O gaiteiro vendo applaudidos por todos os assistentes aquellas galhardias, não lhe consentiu o animo ficar em obscuridade. Era homem baixo e grosso, physionomia ossea, mas esperta. Filho d'outro de Compostella, herdara de seu pae o instrumento e a prenda de o tocar com distincção. Afastando-se dos zabumbas e caixas triviaes, principiou a rabear entre os tres que já se exhibiam com apparato e luxo de ademanes. Quiz tambem chamar sobre si a attenção dos festeiros. Com o ventre do instrumento impando, requebrava-se em passo cadenciado e dolente de dança gallega: tirava; ora sons plangentes e maguados como gemidos tristes; ora um psalmear monotono e roufenho, que ondulava no ar como o vôo pesado d'um ganço; ora guinchos agudos como estylêtes ou espinhos que entrassem nos ouvidos. Saracoteava-se com o instrumento ao collo, mechendo os dedos n'uma especie de canudo de flauta e soprando-lhe no ventre por um bico de cegonha.
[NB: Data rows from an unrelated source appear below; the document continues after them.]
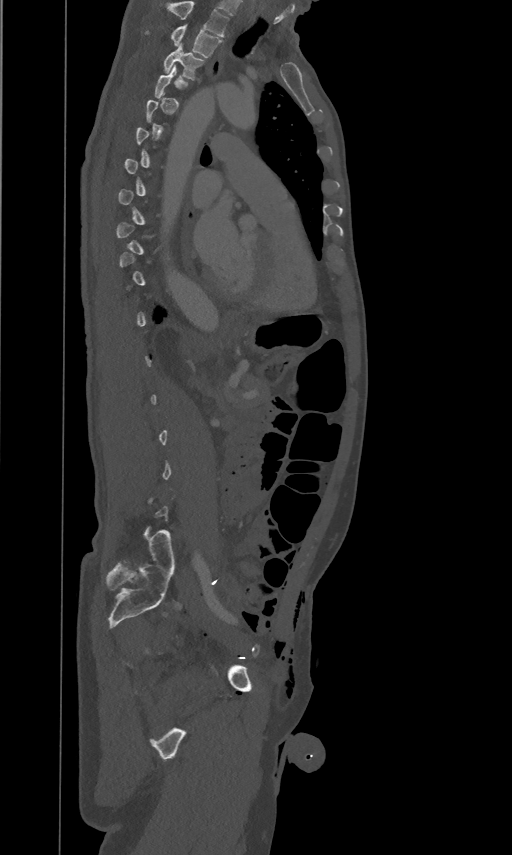

Spine CT — sagittal reformat — W/L 1800/400 HU
Boxes are given in columns x1, y1, x2, y2, the pixel coordinates of their top-left and bottom-right corners.
A vertebra is boxed only from the first to the last slice where its cross-section is at least a third of its largest; slices outside that range leave it without a box.
The highest labeled vertebra in this scan is T2; the lowest is L5.
| vertebra | x1 | y1 | x2 | y2 |
|---|---|---|---|---|
| T3 | 163 | 44 | 204 | 79 |
| T2 | 144 | 24 | 222 | 57 |
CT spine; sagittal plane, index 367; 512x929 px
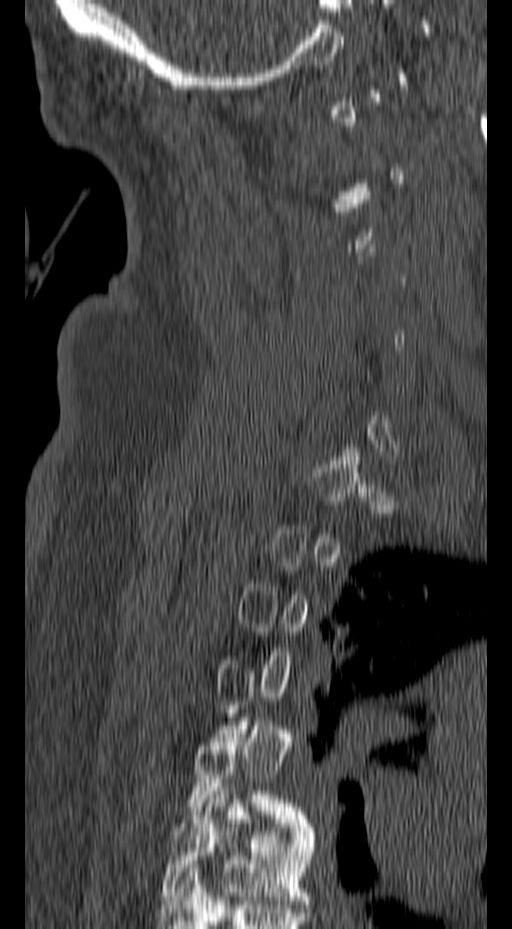
Boxes: x1:y1:x2:y2 in pixels.
Not every vertebra on this slice has a box: a vertebra is boxed only from the first to the last slice where its cross-section is at least a third of its largest, and this slice is outside that range for at least one of them.
Vertebra bounding boxes:
- T5: 187:717:309:827
- T6: 161:787:316:904
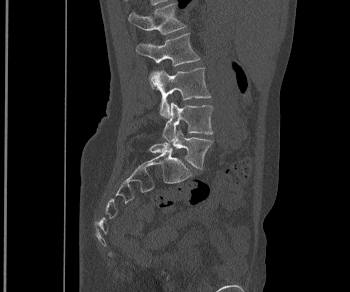
CT, spine — sagittal reformat — image width 350 mm
Box values are [left, top, right, bottom] in pixels.
{"vertebrae":{"L1":[128,3,185,34],"L2":[136,33,200,66],"L3":[150,67,211,117],"L4":[162,101,213,141],"L5":[149,130,212,169]}}

Os bombos a falar grosso, as caixas a rufar certo, o gaiteiro a tocar variado, tudo n'uma paisagem primaveril de folhas tenras, um bom e carinhoso sol de primavera a aquecer, era deveras divertido e excentrico! Uma atmosphera empregnada dos aromas de mil plantas, tornava esta sexta feira de Paschoela risonha e feliz, o que bem se reconhecia dos semblantes de toda essa gente, pois tinha alma para o sentir.